James A. Farley Building | |
James A. Farley Bldg. James A. Farley Bldg. | |
Location | 8th Ave. between 31st and 33rd Sts., New York, New York |
---|---|
Coordinates | 40°45′4.4″N 73°59′42.64″W |
Area | 8 acres |
Built | 1912 |
Architect | McKim, Mead, and White |
Architectural style | Beaux-Arts |
NRHP reference No. | 73002257[1] |
NYCL No. | 0232 |
Significant dates | |
Added to NRHP | January 29, 1973 |
Designated NYCL | 1966 |
The James A. Farley Building was formerly the General Post Office Building.[2] The building was designated a New York City Landmark in 1966. It was officially renamed in 1982 as a monument and testament to the political career of the nation's 53rd Postmaster General James Farley. Since 2010, plans have been under way to integrate Moynihan Train Hall into the landmark as part of the Penn Station Expansion.[3][4]
Description
The Farley Building consists of the old general post office building and its western annex. The Farley building is listed on the National Register of Historic Places and occupies two full city blocks, an 8-acre (32,000 m2) footprint straddling the tracks of the Northeast Corridor and the Farley Corridor (sub-district B) in western Midtown Manhattan.[5] The building fronts on the west side of Eighth Avenue, across from Pennsylvania Station and Madison Square Garden. It is located at 421 Eighth Avenue, between 31st Street and 33rd Street in the New York City borough of Manhattan.
The Farley Post Office was the only Post Office in New York City open to the public 24 hours a day, seven days a week. However, because of the Great Recession in 2009, its windows started closing at 10:00 p.m.[6][7]
Architecture
The monumental facade on Eighth Avenue was conceived as a Corinthian colonnade braced at the end by two pavilions. The imposing design was meant to match in strength the colonnade of Pennsylvania Station (also designed by McKim, Mead, and White), which originally faced the General Post Office Building from across Eighth Avenue. An unbroken flight of steps the full length of the colonnade provides access, for the main floor devoted to customer services is above a functional basement level that rises out of a dry moat giving light and air to workspaces below. Each of the square end pavilions is capped with a low saucer dome, expressed on the exterior as a low stepped pyramid. Inside, the visitor finds an unbroken vista down a long gallery that parallels the colonnaded front. The north end of the gallery houses a small Museum of Postal History.

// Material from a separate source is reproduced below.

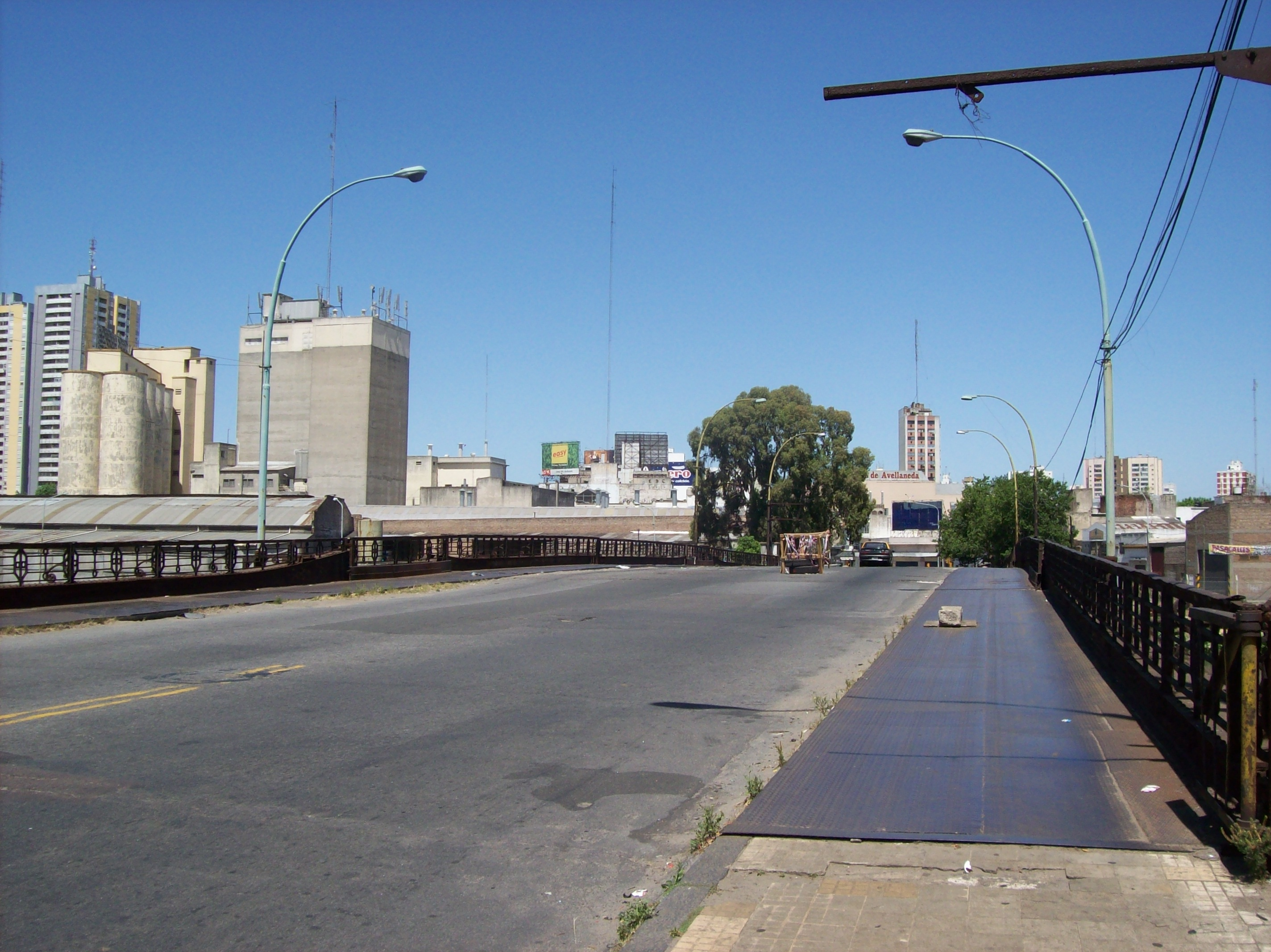 Calzada del Viejo Puente Pueyrredón que cruza el Riachuelo entre el barrio porteño de Barracas y la ciudad de Avellaneda.

McKim, Mead, and White's range, which continues its Corinthian giant order as pilasters between the window bays, was simply repeated in order to carry the facade to Ninth Avenue.
The original building was one of the last built under the Tarsney Act. Up until 1893, all federal non-military structures were designed by in-house government architects in the Office of the Supervising Architect in the United States Treasury Department. The 1893 act introduced by a Missouri Congressman permitted the Supervisory Architect to pick private architects following a competition. Supervisory architect James Knox Taylor picked McKim for the New York post office. In 1913, the act was repealed partially in light of a scandal in which Taylor had picked his former Minnesota partner Cass Gilbert to design the Alexander Hamilton U.S. Custom House.[8]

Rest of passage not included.